The core problem this solves is the performance bottleneck when your stream processing logic needs to consult external, stateful systems (like databases, REST APIs, or caches). A naive approach would be to perform blocking I/O within a regular MapFunction or ProcessFunction. This would mean that for every event, the Flink operator would wait for the external system to respond. If the external system is slow, or if many events require lookups, the entire operator, and potentially downstream operators, would be starved of data, leading to low throughput and high latency.
Async I/O allows Flink to decouple the processing of an event from the time it takes to get a response from an external system. When an AsyncFunction is invoked for an event, it initiates an asynchronous operation (like a non-blocking database query or an HTTP request). Instead of waiting, it returns immediately, allowing Flink to process the next event in the stream. The result of the asynchronous operation is then fed back into the Flink stream later, typically via a CompletableFuture that Flink monitors. This dramatically improves throughput because the processing threads aren’t idly waiting for I/O.
The AsyncFunction interface has a single method, asyncInvoke, which takes the input element and a Collector. Inside asyncInvoke, you initiate your asynchronous I/O call. The common pattern is to wrap this call in a CompletableFuture. Once the CompletableFuture completes (either successfully or with an error), you use its thenAccept method to process the result and emit it using the provided Collector.

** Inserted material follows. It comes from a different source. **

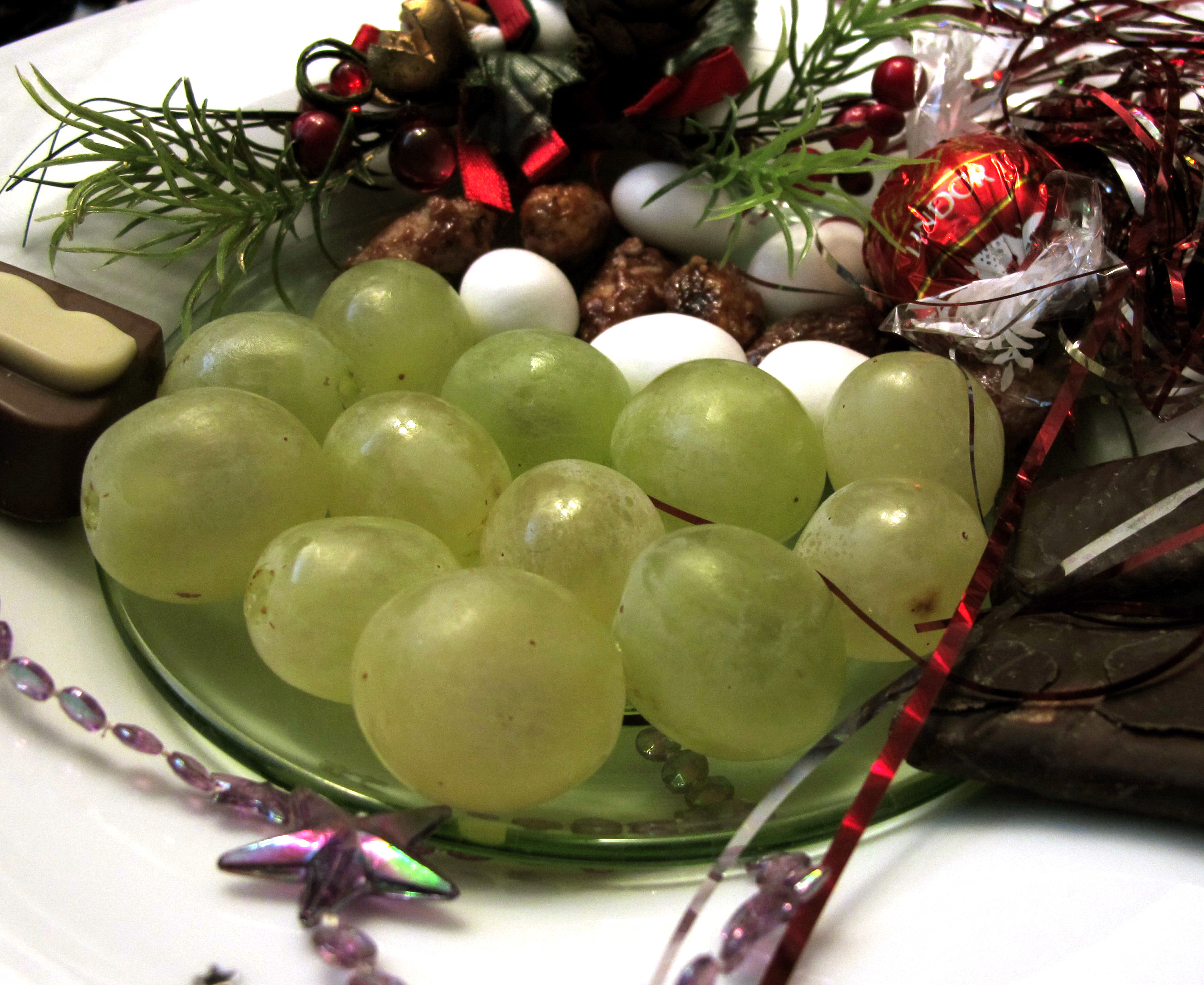 Uvas de la suerte.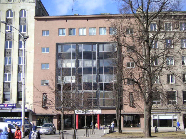 Tallinna Kunstihoone, Vabaduse väljak 7 - Edgar Johan Kuusik (1888 - 1974) (author: Jarmo K)

The AsyncDataStream.orderedWait and AsyncDataStream.unorderedWait are the entry points for applying async I/O. orderedWait guarantees that the output elements are emitted in the same order as the input elements, which is often crucial for maintaining event time semantics or logical processing order. It achieves this by buffering results and only emitting them when all preceding results have also been emitted. unorderedWait simply emits results as soon as they become available, offering higher throughput if order isn’t critical. Both methods take the input stream, the AsyncFunction, a timeout for each asynchronous operation, the time unit for the timeout, and a capacity for the result buffer. The capacity limits how many asynchronous operations can be in flight concurrently.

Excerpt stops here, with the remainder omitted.